You might have heard the rumors as a kid: Swallow gum and it’ll sit stubbornly in your stomach for seven long years.
But what does science have to say about that? Reactions, a video series from the American Chemical Society, traced the steps taken by our body’s digestive system to find out that while some of the gum we chew can survive digestion, it “doesn’t mean the gum you swallowed in grade school is still there.”
Turns out there are three basic components of digestion: The first includes the mechanical processes that are required to process your food when you first ingest it, i.e. chewing. The second focuses on the enzymes or proteins in your saliva and stomach that help break down that food. Last but not least are acids, which dissolve what’s left into something your body can comfortably pass through your intestines.

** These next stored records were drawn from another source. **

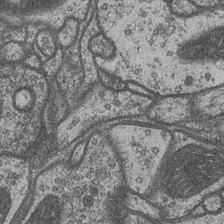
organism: Drosophila
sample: Optic medulla
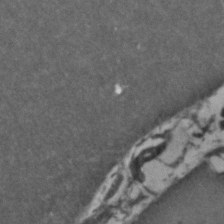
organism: Zebrafish
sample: Zebrafish embryo
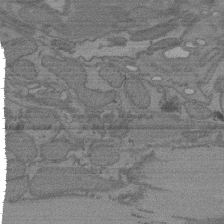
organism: C. elegans
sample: AFD neurons C. elegans
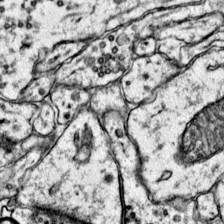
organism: Mouse
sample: Primary visual cortex
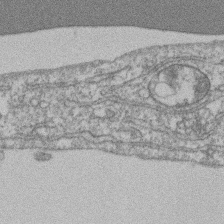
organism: Mouse
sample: T cell stromal cell synapse
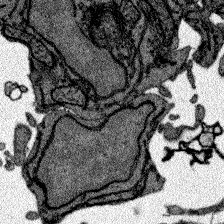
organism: Zebrafish
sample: Larval olfactory bulb
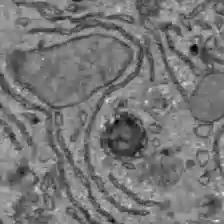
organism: C57BL Mouse
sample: Liver
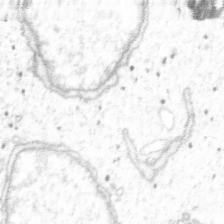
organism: Human
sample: HeLa cells
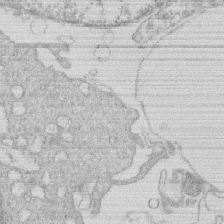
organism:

Traditionally when you eat, your teeth and tongue work together to munch the food into small bits. Then your muscle movements push the food through the digestive tract until it is emptied into the stomach and churned with digestive juices, as shown below:
While this is happening, the enzymes in your saliva, stomach juices, and intestines drive chemical processes that allow you to convert that food into nutrients your body can use.
Then, the acids in your stomach get to work, dissolving what’s left of that food into a mush that your body can comfortably pass through your intestines and, eventually…dispose of.
But gum isn’t designed to be smoothly digested by your body like regular food. That’s because it contains either a natural or synthetic rubber base, which is what gives it its gummy consistency. Butyl rubber, commonly used in gum (as well as tires and basketballs, mm!), is a synthetic rubber that provides it with an ideal chewiness.
You’ve probably noticed that gum is unaffected by the crushing of your teeth – that’s kind of the point. So when you swallow the gum, it moves through your digestive tract into your stomach as one giant wad.
While your enzymes are able to break down the carbohydrates, oils, and alcohols in the gum as they would with regular food, the rubber base in the gum is basically immune to these enzymes.
Even the “harsh brew” of acids in your stomach is no match for this rubber base. (Remember that rubber is so resilient that we use it in gloves for protection.) As a result, part of your gum survives all of your digestive system’s attempts to break it down.
But so do parts of a lot of other things you eat, like sunflower seeds or corn. So while that gum you swallowed is rebellious enough to stand up to your digestive processes, that doesn’t stop your muscles from eventually ushering it through your body and out the other end within a couple days.